The UK Medicines and Healthcare products Regulatory Agency (MHRA) approved CASGEVY" for the treatment of sickle cell disease (SCD) and transfusion-dependent beta thalassemia (TDT) on 16 November 2023. This is the world's first approval of a therapy using CRISPR/Cas9 gene-editing technology. We explore this historic development in this article.

CRISPR/Cas9 gene-editing technology

The CRISPR/Cas9 system was discovered a little over ten years ago. This gene-editing technique is often described as genetic scissors due to the ability of the system to cut genetic material in organisms and to edit the genome. While a number of gene-editing techniques were emerging at that time, the elegance and precision of CRISPR/Cas9 caused much excitement in the scientific community. Emmanuelle Charpentier and Jennifer Doudna published their discovery of the CRISPR/Cas9 system in Science in 2012 and went on to share the 2020 Nobel Prize in Chemistry for their discovery just eight years later.

CASGEVY"

In the years following the CRISPR/Cas9 discovery, several research groups worked with the gene‑editing tool to demonstrate its effectiveness and discover specific applications of the tool. Amongst them, Drs. Daniel Bauer and Stuart Orkin at the Boston Children's Hospital discovered that certain regions in the BCL11A enhancer region held the key to regulating fetal hemoglobin (HbF) and identified a set of single guide RNA (sgRNA) sequences useful in producing an enrichment of HbF. Increasing HbF is a key mechanism in potential treatments for sickle cell disease and beta thalassemia, two severe monogenic diseases with severe and potentially life-threatening manifestations.
This discovery formed part of the development by Vertex and CRISPR Therapeutics of the therapy initially known as CTX001 and now known as exagamglogene autotemcel [exa-cel] or CASGEVY".

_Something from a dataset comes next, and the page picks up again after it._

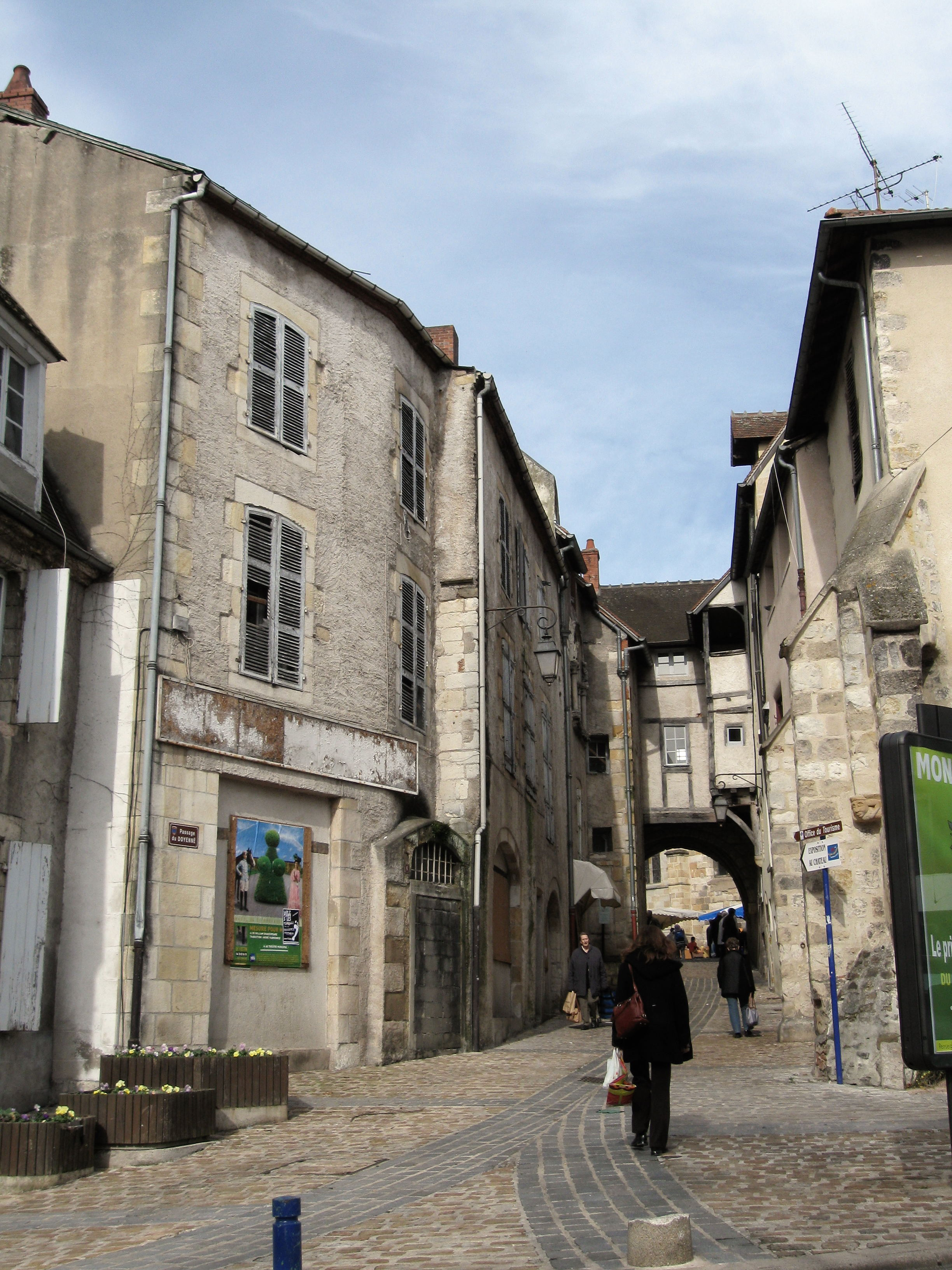 Passage du Doyenné, Montluçon, Allier, France

The approval of this therapy is a significant milestone, and there are two aspects that are particularly striking. First, the time taken from the discovery of the CRISPR/Cas9 gene editing tool in 2012 to the first approval of a therapy using this tool in 2023 is remarkable. The development and approval of therapeutics is a long and uncertain process and so the speed at which CASGEVY has come to market is particularly noteworthy. Second, the clinical trial results showed very positive outcomes for almost all of the patients. 28 out of 29 sickle cell patients were free of severe pain and 39 of 42 beta thalassemia patients no longer needed blood transfusions for at least a year in the two global clinical trials of CASGEVY".

Approval of CASGEVY" in the US and Europe is expected in the coming weeks and months based on these results.

The first of many approved CRISPR gene-editing therapies?

There is great hope that the approval of CASGEVY" will pave the way for many more therapies using CRISPR gene-editing to treat unmet patient needs. Many will hope that the speed and success of the approval of CASGEVY is, in part, related to the precision of the CRISPR technique itself such that other therapies will have a good chance of success.

The team at HLK are excited to follow this new dawn in therapeutics and to hopefully see many new CRISPR gene-editing treatments come to market. Our team is also proud and privileged to work on the European patent protecting this discovery by Drs. Bauer and Orkin.